The goal of this study is to elaborate the perceptual template model to incorporate tasks involving identification or discrimination of non-orthogonal targets. We first describe an experiment that jointly manipulated the magnitude of external noise and the degree of target feature difference. We then present an elaborated PTM (ePTM) that explicitly considers target feature difference and document its ability to account for the experimental data.

Experiment: TvC functions in a Range of Feature Differences

Using the method of constant stimuli, we measured full contrast psychometric functions of three observers in an orientation identification task in varying amount of external noise at fovea. Four orientation differences (±3°, ±6°, ±15°, and ±45° from vertical) were examined, separated in mini-blocks in each session across six levels of external noise. Three threshold versus external noise contrast (TvC) functions, at criterion performance levels of 65, 75, and 85% correct, were estimated in each orientation difference condition.

Method

Participants

Two naive observers (CB, JS) and the first author (SJ) participated in the experiment. All observers had corrected-to-normal vision and were experienced in psychophysical studies.

Apparatus

The experiment was conducted on a Macintosh Power G4 computer, running MATLAB with Psychtoolbox extensions[70]. All displays were shown on a 17 inch Apple Studio Display monitor with a refresh rate of 120 frames/sec. The screen resolution was set to 640×480. A special circuit was used to produce a monochromatic signal of high grayscale resolution (>12.5 bits)[71]. Gray levels were linearized using a psychophysical procedure[72]. The available display contrast ranged from −1.0 to 1.0. All displays were viewed binocularly with natural pupils at a distance of approximately 72 cm. A chinrest was used for observers to maintain head position throughout the experiment.

Stimuli

The signal stimuli were Gaussian-windowed sinusoidal gratings, oriented ±3°, ±6°, ±15°, and ±45° from vertical.

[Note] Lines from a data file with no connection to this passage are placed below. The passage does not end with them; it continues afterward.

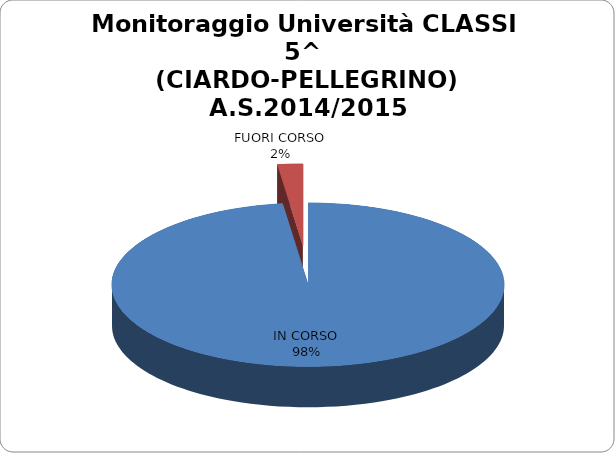
| Category | Series 0 | 97,92% 2,08% |
|---|---|---|
| IN CORSO | 0.979 |  |
| FUORI CORSO | 0.021 |  |
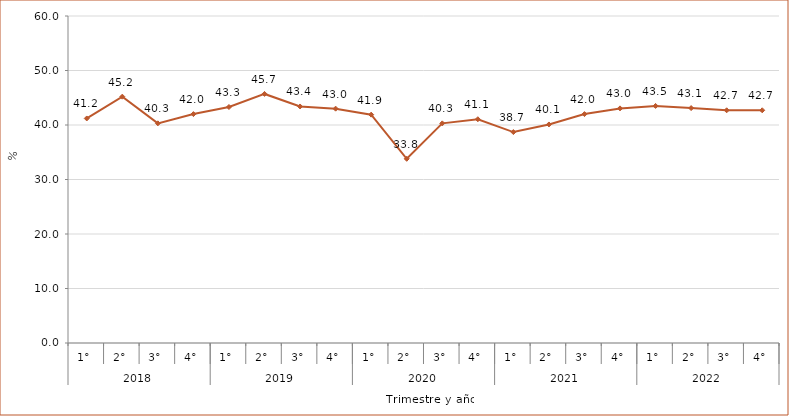
| Category | Series 0 |
|---|---|
| 0 | 41.2 |
| 1 | 45.2 |
| 2 | 40.3 |
| 3 | 42 |
| 4 | 43.3 |
| 5 | 45.7 |
| 6 | 43.4 |
| 7 | 43 |
| 8 | 41.9 |
| 9 | 33.8 |
| 10 | 40.3 |
| 11 | 41.056 |
| 12 | 38.7 |
| 13 | 40.1 |
| 14 | 42 |
| 15 | 43.048 |
| 16 | 43.5 |
| 17 | 43.1 |
| 18 | 42.7 |
| 19 | 42.7 |
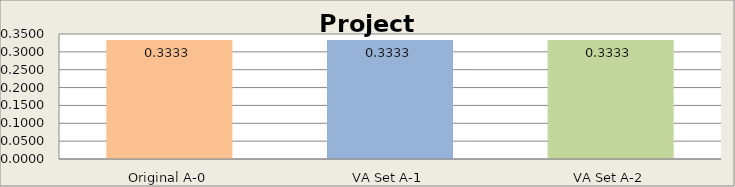
| Category | Risk Module |
|---|---|
| Original A-0 | 0.333 |
| VA Set A-1 | 0.333 |
| VA Set A-2 | 0.333 |
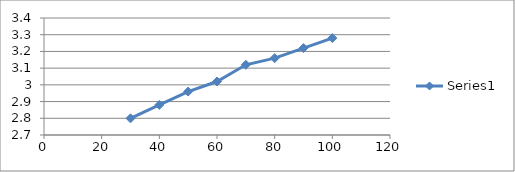
| Category | Series 0 |
|---|---|
| 100.0 | 3.28 |
| 90.0 | 3.22 |
| 80.0 | 3.16 |
| 70.0 | 3.12 |
| 60.0 | 3.02 |
| 50.0 | 2.96 |
| 40.0 | 2.88 |
| 30.0 | 2.8 |
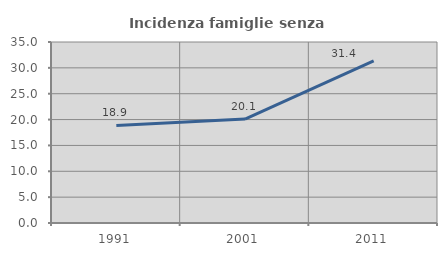
| Category | Incidenza famiglie senza nuclei |
|---|---|
| 1991.0 | 18.873 |
| 2001.0 | 20.101 |
| 2011.0 | 31.373 |
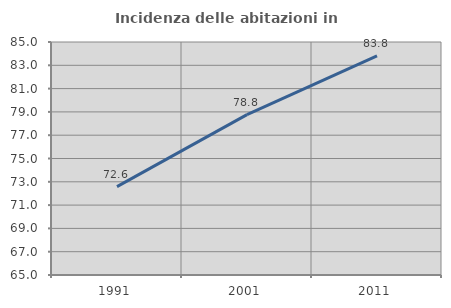
| Category | Incidenza delle abitazioni in proprietà  |
|---|---|
| 1991.0 | 72.587 |
| 2001.0 | 78.761 |
| 2011.0 | 83.813 |
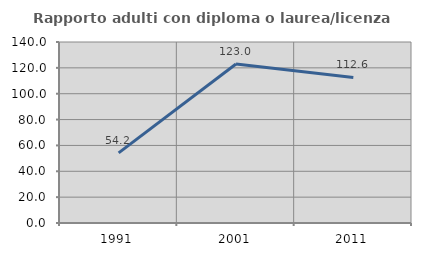
| Category | Rapporto adulti con diploma o laurea/licenza media  |
|---|---|
| 1991.0 | 54.22 |
| 2001.0 | 123.019 |
| 2011.0 | 112.571 |
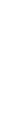
| Category | Series 0 | Series 1 | Series 2 | Series 3 |
|---|---|---|---|---|
| 0 |  | 1 |  |  |
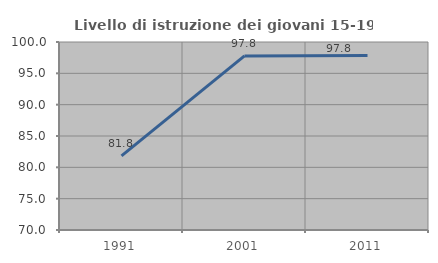
| Category | Livello di istruzione dei giovani 15-19 anni |
|---|---|
| 1991.0 | 81.818 |
| 2001.0 | 97.778 |
| 2011.0 | 97.826 |
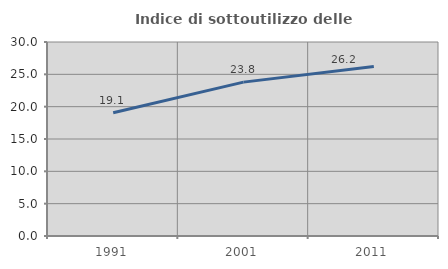
| Category | Indice di sottoutilizzo delle abitazioni  |
|---|---|
| 1991.0 | 19.067 |
| 2001.0 | 23.794 |
| 2011.0 | 26.201 |
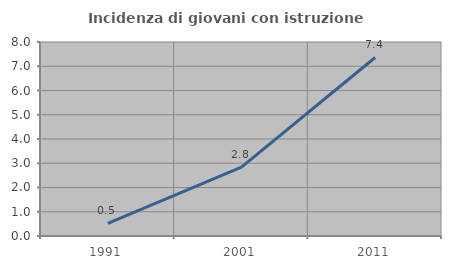
| Category | Incidenza di giovani con istruzione universitaria |
|---|---|
| 1991.0 | 0.524 |
| 2001.0 | 2.844 |
| 2011.0 | 7.362 |
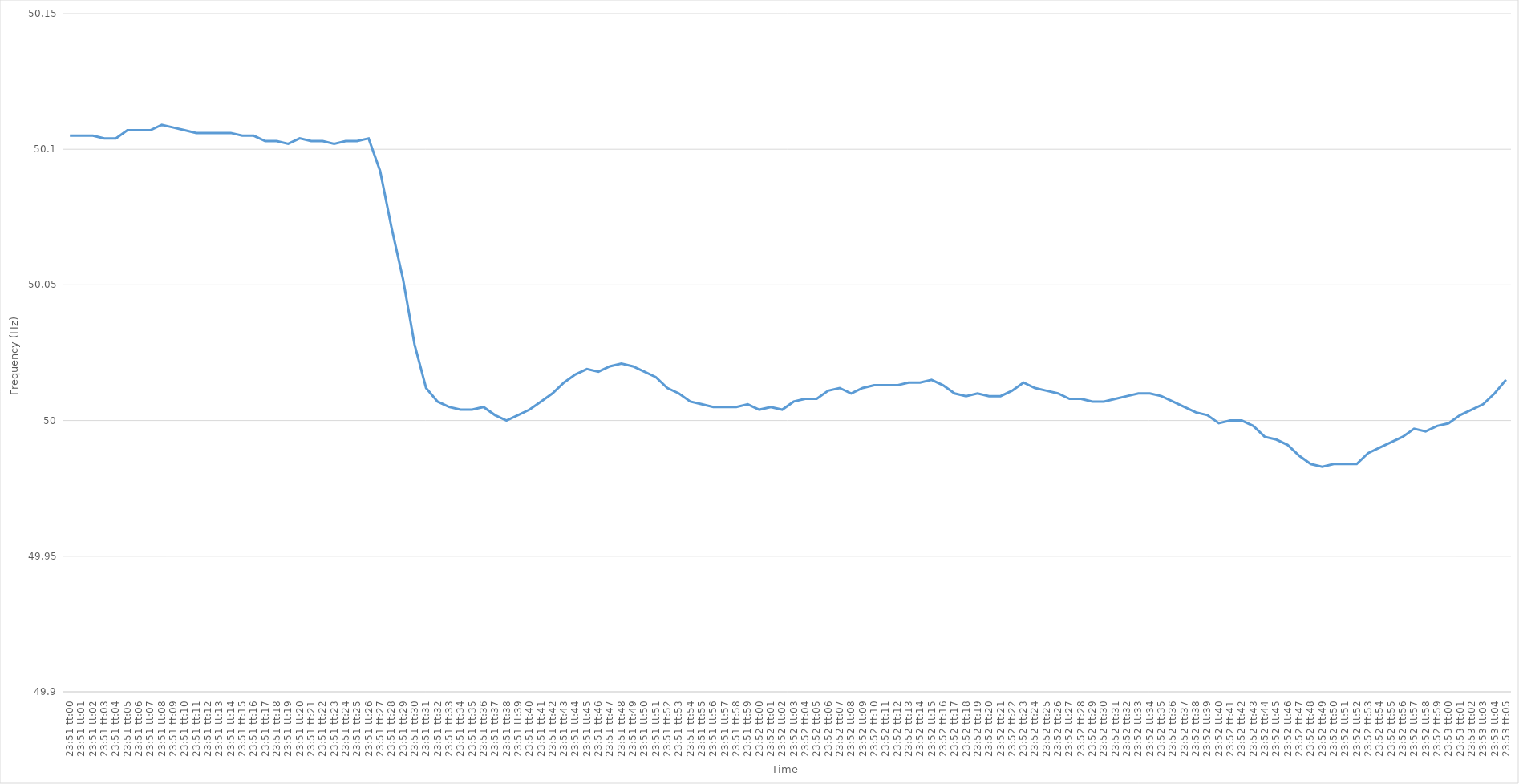
| Category | Series 0 |
|---|---|
| 0.99375 | 50.105 |
| 0.9937615740740741 | 50.105 |
| 0.9937731481481481 | 50.105 |
| 0.9937847222222222 | 50.104 |
| 0.9937962962962964 | 50.104 |
| 0.9938078703703703 | 50.107 |
| 0.9938194444444445 | 50.107 |
| 0.9938310185185185 | 50.107 |
| 0.9938425925925927 | 50.109 |
| 0.9938541666666666 | 50.108 |
| 0.9938657407407407 | 50.107 |
| 0.9938773148148149 | 50.106 |
| 0.9938888888888888 | 50.106 |
| 0.993900462962963 | 50.106 |
| 0.993912037037037 | 50.106 |
| 0.9939236111111112 | 50.105 |
| 0.9939351851851851 | 50.105 |
| 0.9939467592592592 | 50.103 |
| 0.9939583333333334 | 50.103 |
| 0.9939699074074074 | 50.102 |
| 0.9939814814814815 | 50.104 |
| 0.9939930555555555 | 50.103 |
| 0.9940046296296297 | 50.103 |
| 0.9940162037037038 | 50.102 |
| 0.9940277777777777 | 50.103 |
| 0.9940393518518519 | 50.103 |
| 0.9940509259259259 | 50.104 |
| 0.9940625000000001 | 50.092 |
| 0.994074074074074 | 50.071 |
| 0.9940856481481481 | 50.052 |
| 0.9940972222222223 | 50.028 |
| 0.9941087962962962 | 50.012 |
| 0.9941203703703704 | 50.007 |
| 0.9941319444444444 | 50.005 |
| 0.9941435185185186 | 50.004 |
| 0.9941550925925925 | 50.004 |
| 0.9941666666666666 | 50.005 |
| 0.9941782407407408 | 50.002 |
| 0.9941898148148148 | 50 |
| 0.9942013888888889 | 50.002 |
| 0.9942129629629629 | 50.004 |
| 0.9942245370370371 | 50.007 |
| 0.9942361111111112 | 50.01 |
| 0.9942476851851851 | 50.014 |
| 0.9942592592592593 | 50.017 |
| 0.9942708333333333 | 50.019 |
| 0.9942824074074075 | 50.018 |
| 0.9942939814814814 | 50.02 |
| 0.9943055555555556 | 50.021 |
| 0.9943171296296297 | 50.02 |
| 0.9943287037037036 | 50.018 |
| 0.9943402777777778 | 50.016 |
| 0.9943518518518518 | 50.012 |
| 0.994363425925926 | 50.01 |
| 0.9943749999999999 | 50.007 |
| 0.994386574074074 | 50.006 |
| 0.9943981481481482 | 50.005 |
| 0.9944097222222222 | 50.005 |
| 0.9944212962962963 | 50.005 |
| 0.9944328703703703 | 50.006 |
| 0.9944444444444445 | 50.004 |
| 0.9944560185185186 | 50.005 |
| 0.9944675925925925 | 50.004 |
| 0.9944791666666667 | 50.007 |
| 0.9944907407407407 | 50.008 |
| 0.9945023148148149 | 50.008 |
| 0.9945138888888888 | 50.011 |
| 0.994525462962963 | 50.012 |
| 0.9945370370370371 | 50.01 |
| 0.994548611111111 | 50.012 |
| 0.9945601851851852 | 50.013 |
| 0.9945717592592592 | 50.013 |
| 0.9945833333333334 | 50.013 |
| 0.9945949074074073 | 50.014 |
| 0.9946064814814815 | 50.014 |
| 0.9946180555555556 | 50.015 |
| 0.9946296296296296 | 50.013 |
| 0.9946412037037037 | 50.01 |
| 0.9946527777777777 | 50.009 |
| 0.9946643518518519 | 50.01 |
| 0.994675925925926 | 50.009 |
| 0.9946875 | 50.009 |
| 0.9946990740740741 | 50.011 |
| 0.9947106481481481 | 50.014 |
| 0.9947222222222223 | 50.012 |
| 0.9947337962962962 | 50.011 |
| 0.9947453703703704 | 50.01 |
| 0.9947569444444445 | 50.008 |
| 0.9947685185185186 | 50.008 |
| 0.9947800925925926 | 50.007 |
| 0.9947916666666666 | 50.007 |
| 0.9948032407407408 | 50.008 |
| 0.9948148148148147 | 50.009 |
| 0.9948263888888889 | 50.01 |
| 0.994837962962963 | 50.01 |
| 0.994849537037037 | 50.009 |
| 0.9948611111111111 | 50.007 |
| 0.9948726851851851 | 50.005 |
| 0.9948842592592593 | 50.003 |
| 0.9948958333333334 | 50.002 |
| 0.9949074074074074 | 49.999 |
| 0.9949189814814815 | 50 |
| 0.9949305555555555 | 50 |
| 0.9949421296296297 | 49.998 |
| 0.9949537037037036 | 49.994 |
| 0.9949652777777778 | 49.993 |
| 0.9949768518518519 | 49.991 |
| 0.994988425925926 | 49.987 |
| 0.995 | 49.984 |
| 0.995011574074074 | 49.983 |
| 0.9950231481481482 | 49.984 |
| 0.9950347222222223 | 49.984 |
| 0.9950462962962963 | 49.984 |
| 0.9950578703703704 | 49.988 |
| 0.9950694444444445 | 49.99 |
| 0.9950810185185185 | 49.992 |
| 0.9950925925925925 | 49.994 |
| 0.9951041666666667 | 49.997 |
| 0.9951157407407408 | 49.996 |
| 0.9951273148148148 | 49.998 |
| 0.9951388888888889 | 49.999 |
| 0.995150462962963 | 50.002 |
| 0.9951620370370371 | 50.004 |
| 0.995173611111111 | 50.006 |
| 0.9951851851851852 | 50.01 |
| 0.9951967592592593 | 50.015 |
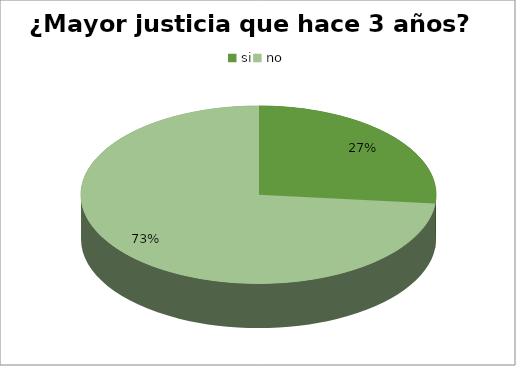
| Category | Series 0 |
|---|---|
| si | 25 |
| no | 69 |
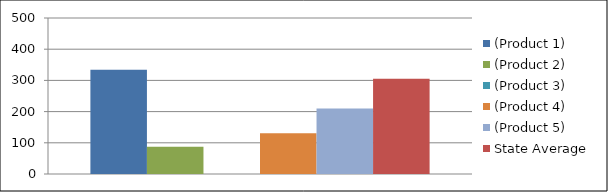
| Category | (Product 1) | (Product 2) | (Product 3) | (Product 4) | (Product 5) | State Average |
|---|---|---|---|---|---|---|
| 0 | 334 | 87 | 0 | 131 | 210 | 305 |
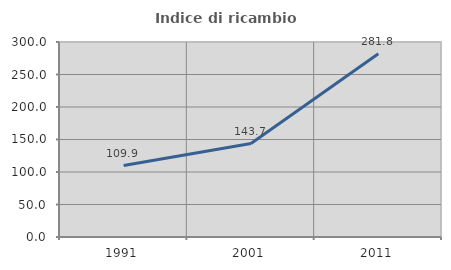
| Category | Indice di ricambio occupazionale  |
|---|---|
| 1991.0 | 109.866 |
| 2001.0 | 143.705 |
| 2011.0 | 281.847 |
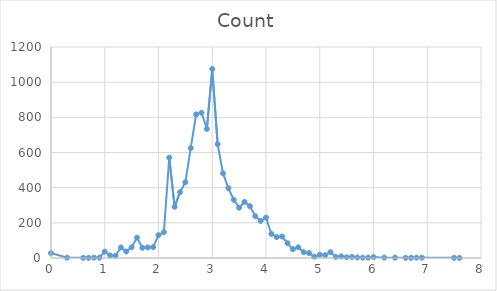
| Category | Count of Log FileSizes |
|---|---|
| 0.0 | 28 |
| 0.3 | 2 |
| 0.6 | 1 |
| 0.7 | 1 |
| 0.8 | 2 |
| 0.9 | 2 |
| 1.0 | 36 |
| 1.1 | 15 |
| 1.2 | 13 |
| 1.3 | 60 |
| 1.4 | 37 |
| 1.5 | 61 |
| 1.6 | 116 |
| 1.7 | 58 |
| 1.8 | 60 |
| 1.9 | 62 |
| 2.0 | 130 |
| 2.1 | 147 |
| 2.2 | 571 |
| 2.3 | 291 |
| 2.4 | 374 |
| 2.5 | 431 |
| 2.6 | 625 |
| 2.7 | 817 |
| 2.8 | 826 |
| 2.9 | 734 |
| 3.0 | 1075 |
| 3.1 | 647 |
| 3.2 | 482 |
| 3.3 | 397 |
| 3.4 | 331 |
| 3.5 | 286 |
| 3.6 | 319 |
| 3.7 | 295 |
| 3.8 | 238 |
| 3.9 | 211 |
| 4.0 | 230 |
| 4.1 | 137 |
| 4.2 | 119 |
| 4.3 | 122 |
| 4.4 | 84 |
| 4.5 | 50 |
| 4.6 | 61 |
| 4.7 | 33 |
| 4.8 | 28 |
| 4.9 | 7 |
| 5.0 | 19 |
| 5.1 | 16 |
| 5.2 | 33 |
| 5.3 | 6 |
| 5.4 | 9 |
| 5.5 | 4 |
| 5.6 | 6 |
| 5.7 | 3 |
| 5.8 | 2 |
| 5.9 | 2 |
| 6.0 | 5 |
| 6.2 | 2 |
| 6.4 | 2 |
| 6.6 | 1 |
| 6.7 | 1 |
| 6.8 | 2 |
| 6.9 | 2 |
| 7.5 | 1 |
| 7.6 | 1 |
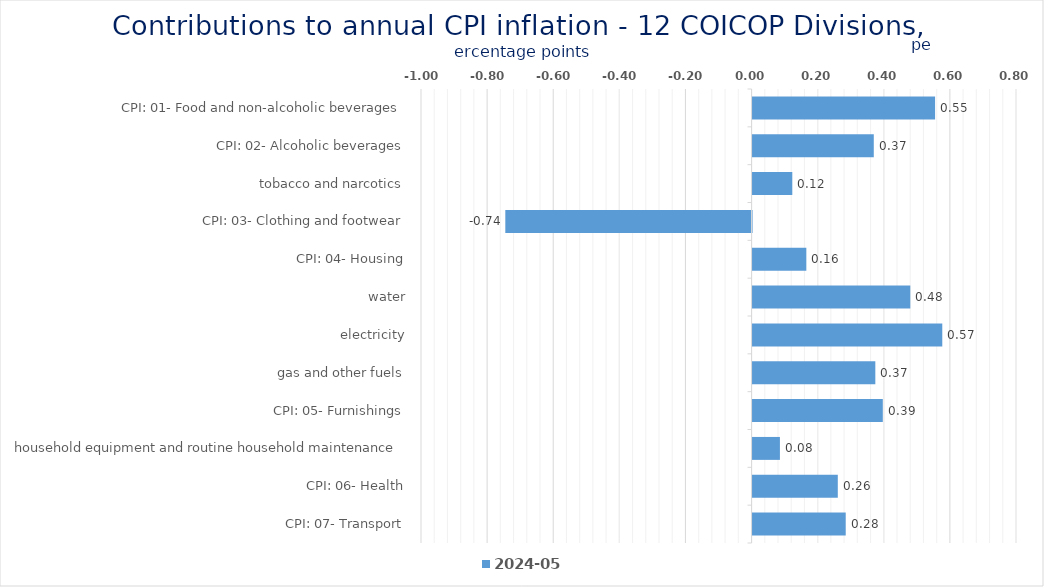
| Category | 2024-05 |
|---|---|
| CPI: 01- Food and non-alcoholic beverages | 0.552 |
| CPI: 02- Alcoholic beverages, tobacco and narcotics | 0.367 |
| CPI: 03- Clothing and footwear | 0.12 |
| CPI: 04- Housing, water, electricity, gas and other fuels | -0.745 |
| CPI: 05- Furnishings, household equipment and routine household maintenance | 0.163 |
| CPI: 06- Health | 0.477 |
| CPI: 07- Transport | 0.574 |
| CPI: 08- Communication | 0.371 |
| CPI: 09- Recreation and culture | 0.394 |
| CPI: 10- Education | 0.083 |
| CPI: 11- Restaurants and hotels | 0.258 |
| CPI: 12- Miscellaneous goods and services | 0.282 |

The luminance profile of the Gabor stimulus is described by:

$$\text{L}(\text{x},\text{y})=L_0(1.0+csin(2\pi f(\text{xcos}\theta +\text{ysin}\theta ))e^{-\frac{{\text{x}}^2+{\text{y}}^2}{2{\sigma }^2}},$$ (1)

where c is the contrast of the Gabor, L₀ is the background luminance, set in the middle of the dynamic range of the display (L_min = 1 cd/m²; L_max = 55 cd/m²), f = 1.92 c/d is the center spatial frequency of the Gabor, and s = 0.52 deg is the standard deviation of the Gaussian window. The Gabors were rendered on a 64 × 64 pixel grid, extending 2.78° × 2.78° of visual angle.

External noise images were constructed using 2 × 2 pixel elements (0.087° × 0.087°). In every trial, the contrasts of all the noise elements were drawn randomly and independently from the same Gaussian distribution with mean 0 and one of six standard deviations: 0, 0.05, 0.07, 0.12, 0.20 and 0.33. Because the display contrast ranges from −1.0 to 1.0, a sample with standard deviation of 0.33 conforms reasonably well to a Gaussian distribution. Both signal and noise images were centered at fixation.

Design

The method of constant stimuli was used to measure threshold versus external noise contrast (TvC) functions in four Gabor orientation difference conditions (±3°, ±6°, ±15°, and ±45° from vertical). In each external noise condition, the psychometric function for the two-alternative forced-choice identification task was sampled at five signal stimulus contrasts, determined from pilot tests to span the full range of performance levels. There were therefore a total of 4 [orientation differences] × 6 [external noise levels] 5 [signal contrasts] conditions.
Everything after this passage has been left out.